2. The method for robot path planning based on artificial potential field and reinforcement learning of claim 1, wherein the method for robot path planning based on artificial potential field and reinforcement learning is an intelligent algorithm optimization method for non-convex obstacles, and comprises the following steps: and further learning the intelligent agent which learns the preliminary strategy in the step two aiming at the specific local stable point condition, and learning and processing the environment of the complex condition.

3. The method for robot path planning based on artificial potential field and reinforcement learning of claim 1, wherein in the second step, the reinforcement learning is pre-trained in a domain-artificial potential field to obtain a strategy for reinforcement learning, and the steps are as follows:

1) establishing a Q function to calculate an award value, obtaining the award when the intelligent agent avoids the obstacle and arrives at the target point, predicting a total award value obtained by the Q function according to the current strategy till the iteration is finished under the current action and state, wherein the process that the intelligent agent obtains the award value is as follows:

Q^π(s,a)＝E[r|s_t＝s,a_t＝a,π]

training was performed using the following loss function:

L(θ_i)＝E_s,a,r,s′[(Y_i-Q(s,a|θ_i))²]

4. The method of claim 3, wherein the deep neural network has inputs a, s and an output as a reward value.

5. The method for robot path planning based on artificial potential field and reinforcement learning of claim 3, wherein training is performed while using an e-greedy method, each time the agent selects a new behavior, a random behavior is selected with a probability of greedy selection coefficient e, and an action corresponding to the best behavior at the current time, i.e., the maximum reward value, is selected with a probability of 1-e.

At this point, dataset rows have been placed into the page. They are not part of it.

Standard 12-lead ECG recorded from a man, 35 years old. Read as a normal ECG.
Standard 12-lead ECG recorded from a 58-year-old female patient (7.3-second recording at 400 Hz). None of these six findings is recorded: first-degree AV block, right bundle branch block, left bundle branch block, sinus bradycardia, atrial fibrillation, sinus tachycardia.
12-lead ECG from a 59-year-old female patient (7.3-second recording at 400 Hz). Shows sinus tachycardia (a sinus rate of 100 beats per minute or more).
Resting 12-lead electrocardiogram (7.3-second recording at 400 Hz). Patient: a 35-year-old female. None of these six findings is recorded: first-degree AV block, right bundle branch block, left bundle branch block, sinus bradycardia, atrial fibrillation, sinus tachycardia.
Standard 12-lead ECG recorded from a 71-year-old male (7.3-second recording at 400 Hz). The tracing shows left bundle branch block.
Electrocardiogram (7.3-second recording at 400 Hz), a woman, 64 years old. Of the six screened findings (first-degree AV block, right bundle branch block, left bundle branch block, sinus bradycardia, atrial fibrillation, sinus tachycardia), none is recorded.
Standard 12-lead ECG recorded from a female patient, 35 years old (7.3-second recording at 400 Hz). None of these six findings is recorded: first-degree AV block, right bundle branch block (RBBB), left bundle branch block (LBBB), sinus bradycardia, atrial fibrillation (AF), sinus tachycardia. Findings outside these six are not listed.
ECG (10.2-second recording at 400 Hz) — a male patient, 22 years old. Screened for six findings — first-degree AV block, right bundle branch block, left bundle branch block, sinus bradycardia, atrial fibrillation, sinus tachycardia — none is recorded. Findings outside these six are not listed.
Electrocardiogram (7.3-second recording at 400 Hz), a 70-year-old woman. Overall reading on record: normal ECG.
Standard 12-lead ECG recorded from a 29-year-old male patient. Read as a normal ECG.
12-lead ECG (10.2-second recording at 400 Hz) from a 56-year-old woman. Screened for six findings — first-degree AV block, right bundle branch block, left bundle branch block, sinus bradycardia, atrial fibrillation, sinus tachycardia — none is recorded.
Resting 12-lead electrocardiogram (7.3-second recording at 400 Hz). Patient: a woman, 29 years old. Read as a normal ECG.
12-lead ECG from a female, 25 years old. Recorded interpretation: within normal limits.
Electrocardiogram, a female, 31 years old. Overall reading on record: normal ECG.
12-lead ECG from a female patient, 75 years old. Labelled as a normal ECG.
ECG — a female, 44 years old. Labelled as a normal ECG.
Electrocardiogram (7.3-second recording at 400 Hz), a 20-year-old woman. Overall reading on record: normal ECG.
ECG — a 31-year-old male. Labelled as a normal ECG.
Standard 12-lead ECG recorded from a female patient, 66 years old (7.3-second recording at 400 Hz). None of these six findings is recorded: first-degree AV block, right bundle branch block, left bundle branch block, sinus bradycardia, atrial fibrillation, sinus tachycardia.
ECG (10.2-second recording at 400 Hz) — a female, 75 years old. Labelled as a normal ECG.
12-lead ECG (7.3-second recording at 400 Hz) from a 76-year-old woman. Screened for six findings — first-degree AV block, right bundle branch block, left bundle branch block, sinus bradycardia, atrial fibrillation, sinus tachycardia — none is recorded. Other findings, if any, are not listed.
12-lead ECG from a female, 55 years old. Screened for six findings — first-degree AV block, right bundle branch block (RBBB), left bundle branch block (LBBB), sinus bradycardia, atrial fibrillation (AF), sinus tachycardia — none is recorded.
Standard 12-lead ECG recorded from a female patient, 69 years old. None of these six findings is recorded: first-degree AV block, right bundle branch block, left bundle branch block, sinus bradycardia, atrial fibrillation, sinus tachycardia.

6. The method for robot path planning based on artificial potential field and reinforcement learning of claim 1, wherein for a local stable point situation, the potential field is a superposition of an attraction field, a repulsion field and a domain potential field.

7. The robot path planning method based on the artificial potential field and the reinforcement learning of any one of claims 1 to 6, which is used for path planning of industrial intelligent storage robots.